- Activity:
Return all entries word for word, but drop any images.

(Collected data)
******************************
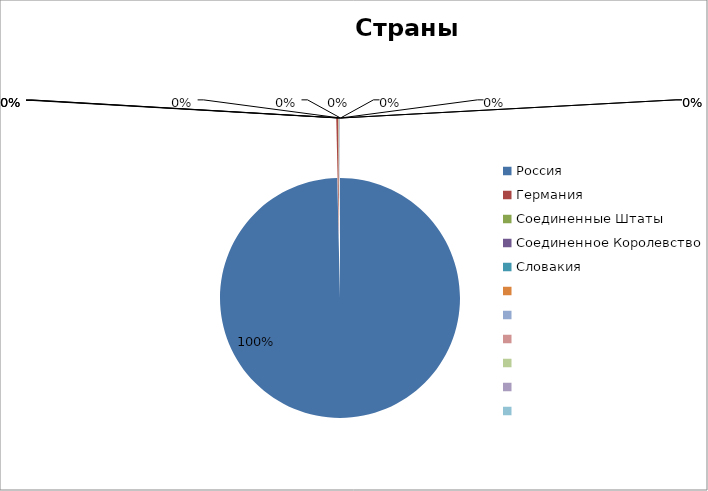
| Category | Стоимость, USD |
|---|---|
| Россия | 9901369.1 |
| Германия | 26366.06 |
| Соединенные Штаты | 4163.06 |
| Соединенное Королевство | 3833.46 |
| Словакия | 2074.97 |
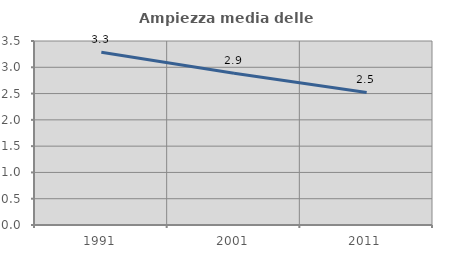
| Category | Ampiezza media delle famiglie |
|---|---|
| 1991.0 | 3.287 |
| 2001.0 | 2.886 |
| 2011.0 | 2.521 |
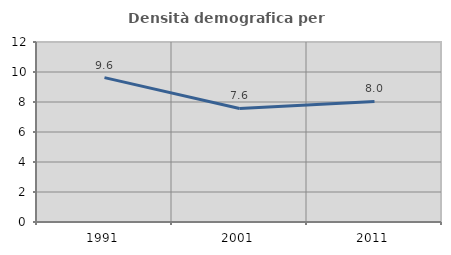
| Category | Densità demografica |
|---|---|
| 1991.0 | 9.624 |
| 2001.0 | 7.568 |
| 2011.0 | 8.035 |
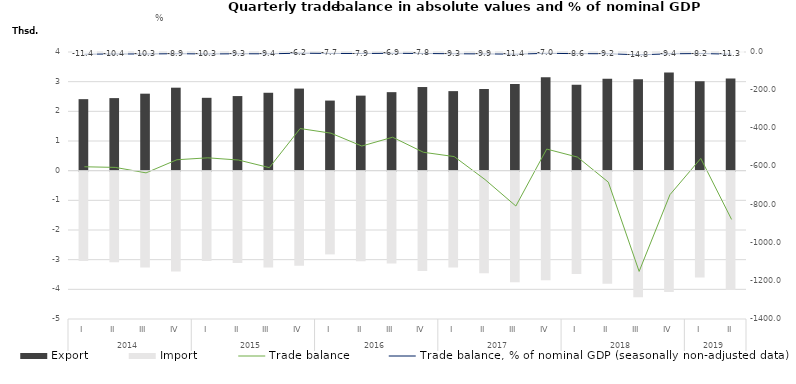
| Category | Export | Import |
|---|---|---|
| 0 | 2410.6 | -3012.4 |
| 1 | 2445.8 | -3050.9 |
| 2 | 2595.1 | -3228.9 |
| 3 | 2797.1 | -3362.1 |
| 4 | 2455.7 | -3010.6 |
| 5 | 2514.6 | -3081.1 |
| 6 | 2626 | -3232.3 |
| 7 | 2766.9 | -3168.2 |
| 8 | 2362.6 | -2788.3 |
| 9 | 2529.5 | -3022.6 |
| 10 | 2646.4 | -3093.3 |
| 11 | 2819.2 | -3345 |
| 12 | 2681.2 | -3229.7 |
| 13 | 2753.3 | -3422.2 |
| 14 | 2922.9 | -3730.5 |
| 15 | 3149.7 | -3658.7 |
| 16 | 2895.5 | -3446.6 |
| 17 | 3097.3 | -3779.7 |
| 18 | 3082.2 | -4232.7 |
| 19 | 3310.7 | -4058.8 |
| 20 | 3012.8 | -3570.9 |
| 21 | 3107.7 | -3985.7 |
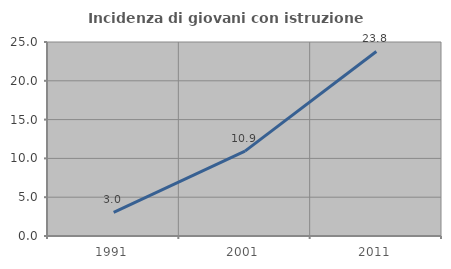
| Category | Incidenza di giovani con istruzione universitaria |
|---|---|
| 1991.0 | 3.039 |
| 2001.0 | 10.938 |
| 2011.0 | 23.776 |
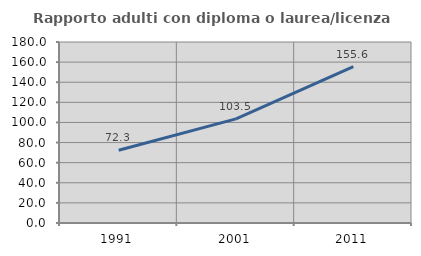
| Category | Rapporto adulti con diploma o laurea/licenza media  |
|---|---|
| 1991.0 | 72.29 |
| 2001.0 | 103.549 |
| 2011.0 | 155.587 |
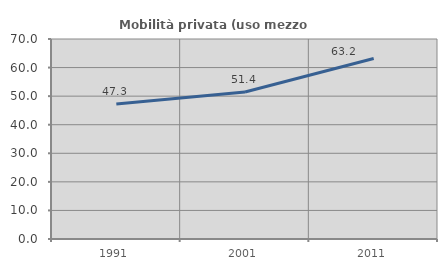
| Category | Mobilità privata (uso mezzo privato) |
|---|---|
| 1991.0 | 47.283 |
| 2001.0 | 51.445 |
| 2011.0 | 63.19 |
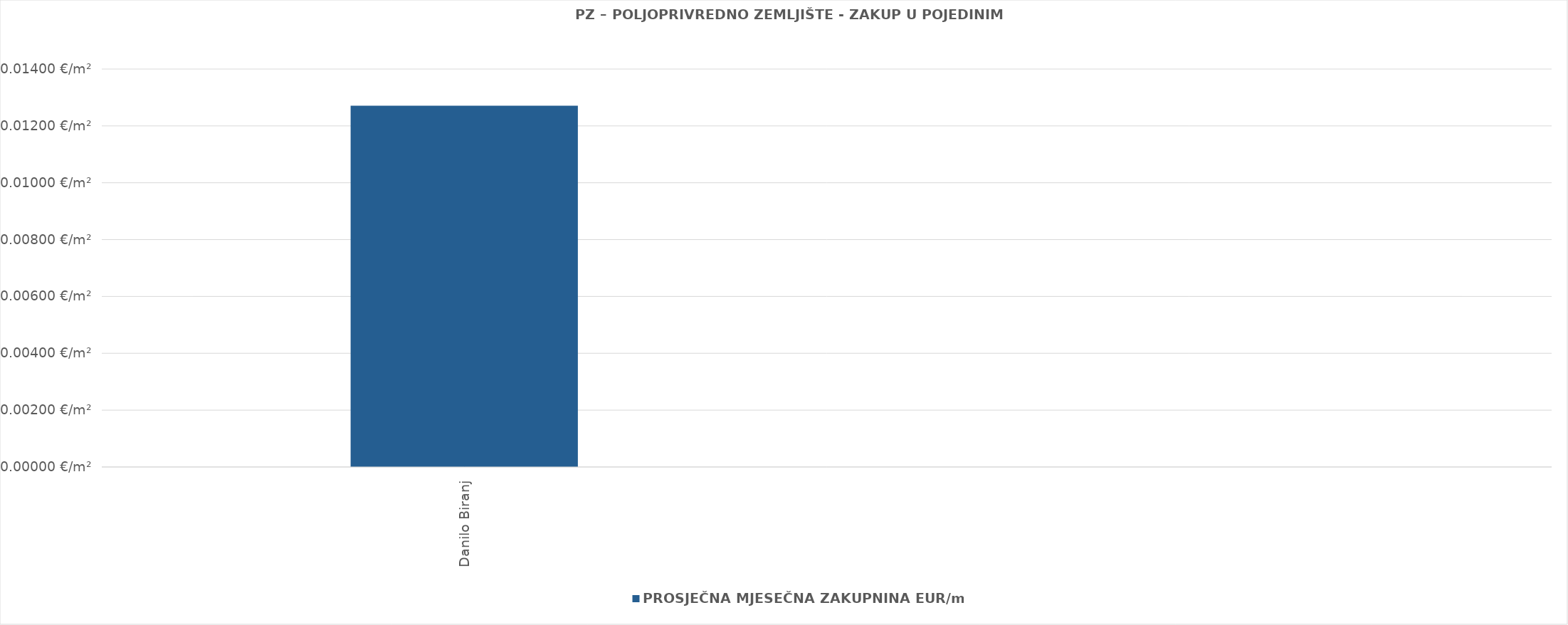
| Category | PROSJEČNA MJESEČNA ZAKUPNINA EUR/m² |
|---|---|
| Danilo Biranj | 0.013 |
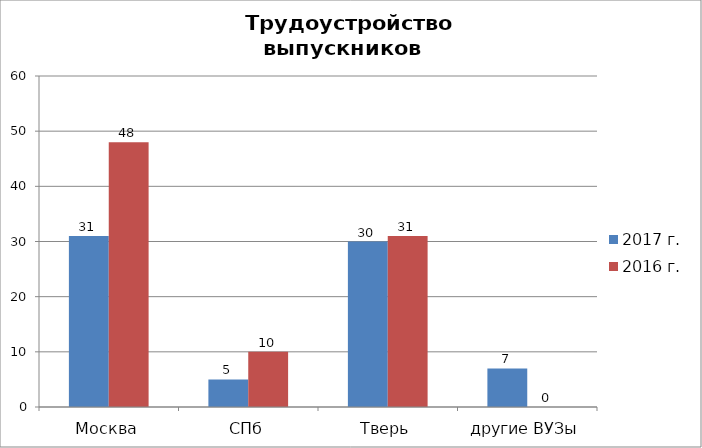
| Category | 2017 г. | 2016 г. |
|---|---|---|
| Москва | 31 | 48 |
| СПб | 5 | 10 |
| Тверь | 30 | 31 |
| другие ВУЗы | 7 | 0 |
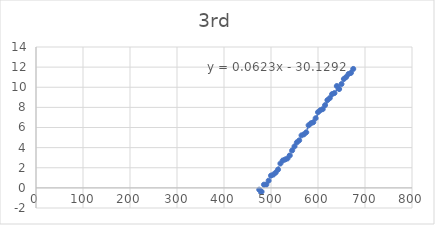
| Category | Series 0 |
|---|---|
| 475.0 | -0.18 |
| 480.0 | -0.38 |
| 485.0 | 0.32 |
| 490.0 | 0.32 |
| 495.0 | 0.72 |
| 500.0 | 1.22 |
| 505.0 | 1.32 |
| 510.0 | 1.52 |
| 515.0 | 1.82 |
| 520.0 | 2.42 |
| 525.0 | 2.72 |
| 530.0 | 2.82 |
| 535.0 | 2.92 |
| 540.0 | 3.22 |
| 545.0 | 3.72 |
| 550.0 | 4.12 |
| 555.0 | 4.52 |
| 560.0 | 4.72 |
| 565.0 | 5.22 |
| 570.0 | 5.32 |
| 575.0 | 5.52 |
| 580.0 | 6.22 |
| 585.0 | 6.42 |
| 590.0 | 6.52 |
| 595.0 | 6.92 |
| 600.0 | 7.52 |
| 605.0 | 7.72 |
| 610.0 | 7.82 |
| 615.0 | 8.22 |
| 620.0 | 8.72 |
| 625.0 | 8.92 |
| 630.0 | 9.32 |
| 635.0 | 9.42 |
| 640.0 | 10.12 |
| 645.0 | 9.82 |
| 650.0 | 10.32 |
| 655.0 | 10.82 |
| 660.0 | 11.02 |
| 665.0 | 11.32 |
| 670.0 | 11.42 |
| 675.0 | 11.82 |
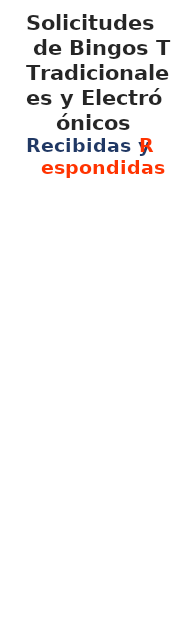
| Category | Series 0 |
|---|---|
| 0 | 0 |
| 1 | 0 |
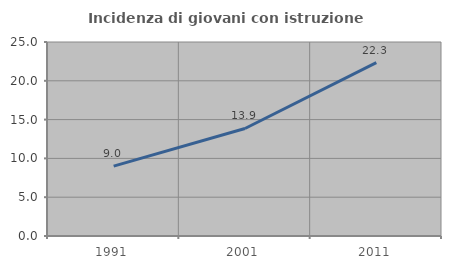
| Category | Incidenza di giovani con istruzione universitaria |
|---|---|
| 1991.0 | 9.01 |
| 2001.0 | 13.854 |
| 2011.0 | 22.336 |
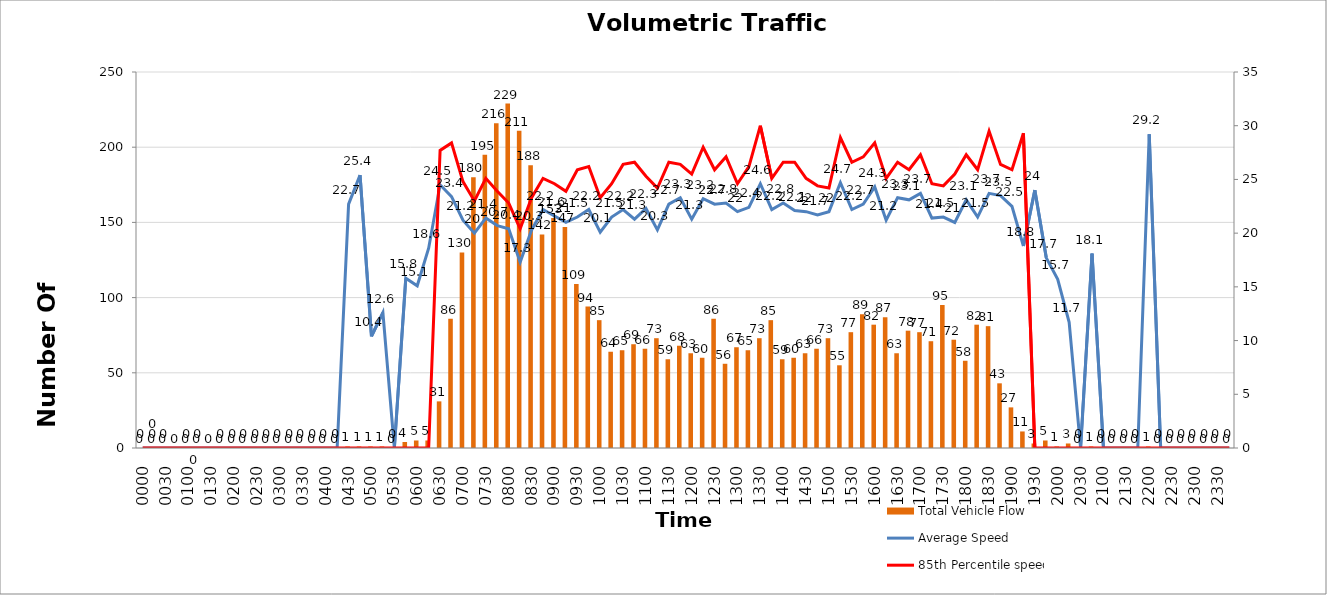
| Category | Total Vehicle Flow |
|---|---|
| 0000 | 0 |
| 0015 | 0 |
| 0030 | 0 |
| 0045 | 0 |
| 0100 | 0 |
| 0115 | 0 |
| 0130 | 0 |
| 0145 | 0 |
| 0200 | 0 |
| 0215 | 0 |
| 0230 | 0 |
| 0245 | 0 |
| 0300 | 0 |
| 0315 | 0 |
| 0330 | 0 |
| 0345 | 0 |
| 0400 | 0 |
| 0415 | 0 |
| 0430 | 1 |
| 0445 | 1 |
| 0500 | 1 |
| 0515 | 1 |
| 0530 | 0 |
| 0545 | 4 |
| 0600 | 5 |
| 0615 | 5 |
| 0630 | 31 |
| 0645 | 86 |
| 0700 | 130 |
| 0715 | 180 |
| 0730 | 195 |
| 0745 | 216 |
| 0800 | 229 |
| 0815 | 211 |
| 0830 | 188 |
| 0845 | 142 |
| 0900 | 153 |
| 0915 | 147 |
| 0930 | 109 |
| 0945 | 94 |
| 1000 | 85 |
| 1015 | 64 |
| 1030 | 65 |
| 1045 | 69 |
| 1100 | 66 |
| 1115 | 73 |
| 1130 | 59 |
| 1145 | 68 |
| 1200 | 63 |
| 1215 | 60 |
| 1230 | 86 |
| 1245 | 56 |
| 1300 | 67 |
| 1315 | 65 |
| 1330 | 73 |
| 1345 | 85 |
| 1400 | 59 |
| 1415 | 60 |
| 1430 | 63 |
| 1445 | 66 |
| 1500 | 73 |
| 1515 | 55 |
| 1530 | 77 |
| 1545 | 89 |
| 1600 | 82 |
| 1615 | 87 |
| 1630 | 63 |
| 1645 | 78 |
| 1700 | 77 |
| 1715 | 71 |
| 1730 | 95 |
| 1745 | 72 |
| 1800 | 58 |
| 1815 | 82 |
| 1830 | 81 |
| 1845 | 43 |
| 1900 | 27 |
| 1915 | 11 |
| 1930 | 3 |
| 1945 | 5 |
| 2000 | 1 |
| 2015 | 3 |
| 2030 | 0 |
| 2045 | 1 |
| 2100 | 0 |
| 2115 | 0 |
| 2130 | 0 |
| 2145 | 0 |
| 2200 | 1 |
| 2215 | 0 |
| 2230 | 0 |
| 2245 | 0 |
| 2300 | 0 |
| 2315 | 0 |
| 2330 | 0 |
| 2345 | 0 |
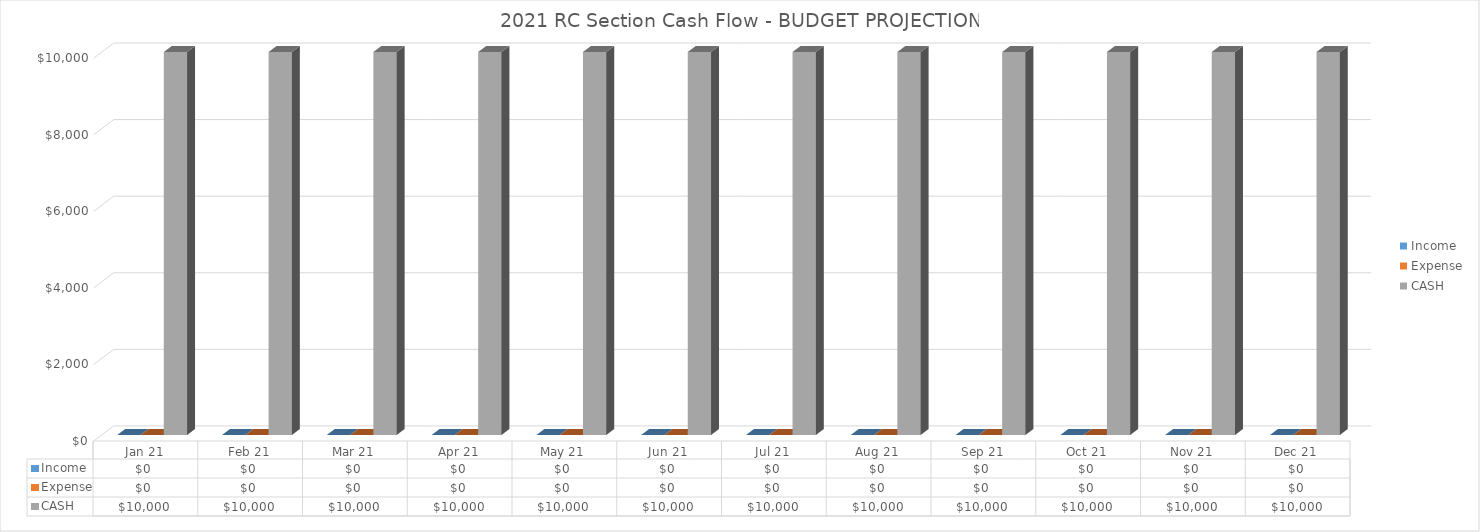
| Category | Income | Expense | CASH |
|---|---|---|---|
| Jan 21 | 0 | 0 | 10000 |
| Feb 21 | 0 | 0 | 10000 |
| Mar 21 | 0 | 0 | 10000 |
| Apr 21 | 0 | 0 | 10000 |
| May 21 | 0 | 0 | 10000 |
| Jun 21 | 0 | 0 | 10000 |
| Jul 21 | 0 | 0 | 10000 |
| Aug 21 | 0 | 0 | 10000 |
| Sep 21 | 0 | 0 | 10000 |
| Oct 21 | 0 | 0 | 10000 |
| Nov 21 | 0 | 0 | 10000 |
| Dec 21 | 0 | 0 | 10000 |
******************************
- Reply to the exercise:
| Category | Стоимость, USD |
|---|---|
| Россия | 9901369.1 |
| Германия | 26366.06 |
| Соединенные Штаты | 4163.06 |
| Соединенное Королевство | 3833.46 |
| Словакия | 2074.97 |
| Category | Ampiezza media delle famiglie |
|---|---|
| 1991.0 | 3.287 |
| 2001.0 | 2.886 |
| 2011.0 | 2.521 |
| Category | Densità demografica |
|---|---|
| 1991.0 | 9.624 |
| 2001.0 | 7.568 |
| 2011.0 | 8.035 |
| Category | Export | Import |
|---|---|---|
| 0 | 2410.6 | -3012.4 |
| 1 | 2445.8 | -3050.9 |
| 2 | 2595.1 | -3228.9 |
| 3 | 2797.1 | -3362.1 |
| 4 | 2455.7 | -3010.6 |
| 5 | 2514.6 | -3081.1 |
| 6 | 2626 | -3232.3 |
| 7 | 2766.9 | -3168.2 |
| 8 | 2362.6 | -2788.3 |
| 9 | 2529.5 | -3022.6 |
| 10 | 2646.4 | -3093.3 |
| 11 | 2819.2 | -3345 |
| 12 | 2681.2 | -3229.7 |
| 13 | 2753.3 | -3422.2 |
| 14 | 2922.9 | -3730.5 |
| 15 | 3149.7 | -3658.7 |
| 16 | 2895.5 | -3446.6 |
| 17 | 3097.3 | -3779.7 |
| 18 | 3082.2 | -4232.7 |
| 19 | 3310.7 | -4058.8 |
| 20 | 3012.8 | -3570.9 |
| 21 | 3107.7 | -3985.7 |
| Category | Incidenza di giovani con istruzione universitaria |
|---|---|
| 1991.0 | 3.039 |
| 2001.0 | 10.938 |
| 2011.0 | 23.776 |
| Category | Rapporto adulti con diploma o laurea/licenza media  |
|---|---|
| 1991.0 | 72.29 |
| 2001.0 | 103.549 |
| 2011.0 | 155.587 |
| Category | Mobilità privata (uso mezzo privato) |
|---|---|
| 1991.0 | 47.283 |
| 2001.0 | 51.445 |
| 2011.0 | 63.19 |
| Category | PROSJEČNA MJESEČNA ZAKUPNINA EUR/m² |
|---|---|
| Danilo Biranj | 0.013 |
| Category | 2017 г. | 2016 г. |
|---|---|---|
| Москва | 31 | 48 |
| СПб | 5 | 10 |
| Тверь | 30 | 31 |
| другие ВУЗы | 7 | 0 |
| Category | Series 0 |
|---|---|
| 475.0 | -0.18 |
| 480.0 | -0.38 |
| 485.0 | 0.32 |
| 490.0 | 0.32 |
| 495.0 | 0.72 |
| 500.0 | 1.22 |
| 505.0 | 1.32 |
| 510.0 | 1.52 |
| 515.0 | 1.82 |
| 520.0 | 2.42 |
| 525.0 | 2.72 |
| 530.0 | 2.82 |
| 535.0 | 2.92 |
| 540.0 | 3.22 |
| 545.0 | 3.72 |
| 550.0 | 4.12 |
| 555.0 | 4.52 |
| 560.0 | 4.72 |
| 565.0 | 5.22 |
| 570.0 | 5.32 |
| 575.0 | 5.52 |
| 580.0 | 6.22 |
| 585.0 | 6.42 |
| 590.0 | 6.52 |
| 595.0 | 6.92 |
| 600.0 | 7.52 |
| 605.0 | 7.72 |
| 610.0 | 7.82 |
| 615.0 | 8.22 |
| 620.0 | 8.72 |
| 625.0 | 8.92 |
| 630.0 | 9.32 |
| 635.0 | 9.42 |
| 640.0 | 10.12 |
| 645.0 | 9.82 |
| 650.0 | 10.32 |
| 655.0 | 10.82 |
| 660.0 | 11.02 |
| 665.0 | 11.32 |
| 670.0 | 11.42 |
| 675.0 | 11.82 |
| Category | Series 0 |
|---|---|
| 0 | 0 |
| 1 | 0 |
| Category | Incidenza di giovani con istruzione universitaria |
|---|---|
| 1991.0 | 9.01 |
| 2001.0 | 13.854 |
| 2011.0 | 22.336 |
| Category | Total Vehicle Flow |
|---|---|
| 0000 | 0 |
| 0015 | 0 |
| 0030 | 0 |
| 0045 | 0 |
| 0100 | 0 |
| 0115 | 0 |
| 0130 | 0 |
| 0145 | 0 |
| 0200 | 0 |
| 0215 | 0 |
| 0230 | 0 |
| 0245 | 0 |
| 0300 | 0 |
| 0315 | 0 |
| 0330 | 0 |
| 0345 | 0 |
| 0400 | 0 |
| 0415 | 0 |
| 0430 | 1 |
| 0445 | 1 |
| 0500 | 1 |
| 0515 | 1 |
| 0530 | 0 |
| 0545 | 4 |
| 0600 | 5 |
| 0615 | 5 |
| 0630 | 31 |
| 0645 | 86 |
| 0700 | 130 |
| 0715 | 180 |
| 0730 | 195 |
| 0745 | 216 |
| 0800 | 229 |
| 0815 | 211 |
| 0830 | 188 |
| 0845 | 142 |
| 0900 | 153 |
| 0915 | 147 |
| 0930 | 109 |
| 0945 | 94 |
| 1000 | 85 |
| 1015 | 64 |
| 1030 | 65 |
| 1045 | 69 |
| 1100 | 66 |
| 1115 | 73 |
| 1130 | 59 |
| 1145 | 68 |
| 1200 | 63 |
| 1215 | 60 |
| 1230 | 86 |
| 1245 | 56 |
| 1300 | 67 |
| 1315 | 65 |
| 1330 | 73 |
| 1345 | 85 |
| 1400 | 59 |
| 1415 | 60 |
| 1430 | 63 |
| 1445 | 66 |
| 1500 | 73 |
| 1515 | 55 |
| 1530 | 77 |
| 1545 | 89 |
| 1600 | 82 |
| 1615 | 87 |
| 1630 | 63 |
| 1645 | 78 |
| 1700 | 77 |
| 1715 | 71 |
| 1730 | 95 |
| 1745 | 72 |
| 1800 | 58 |
| 1815 | 82 |
| 1830 | 81 |
| 1845 | 43 |
| 1900 | 27 |
| 1915 | 11 |
| 1930 | 3 |
| 1945 | 5 |
| 2000 | 1 |
| 2015 | 3 |
| 2030 | 0 |
| 2045 | 1 |
| 2100 | 0 |
| 2115 | 0 |
| 2130 | 0 |
| 2145 | 0 |
| 2200 | 1 |
| 2215 | 0 |
| 2230 | 0 |
| 2245 | 0 |
| 2300 | 0 |
| 2315 | 0 |
| 2330 | 0 |
| 2345 | 0 |
| Category | Income | Expense | CASH |
|---|---|---|---|
| Jan 21 | 0 | 0 | 10000 |
| Feb 21 | 0 | 0 | 10000 |
| Mar 21 | 0 | 0 | 10000 |
| Apr 21 | 0 | 0 | 10000 |
| May 21 | 0 | 0 | 10000 |
| Jun 21 | 0 | 0 | 10000 |
| Jul 21 | 0 | 0 | 10000 |
| Aug 21 | 0 | 0 | 10000 |
| Sep 21 | 0 | 0 | 10000 |
| Oct 21 | 0 | 0 | 10000 |
| Nov 21 | 0 | 0 | 10000 |
| Dec 21 | 0 | 0 | 10000 |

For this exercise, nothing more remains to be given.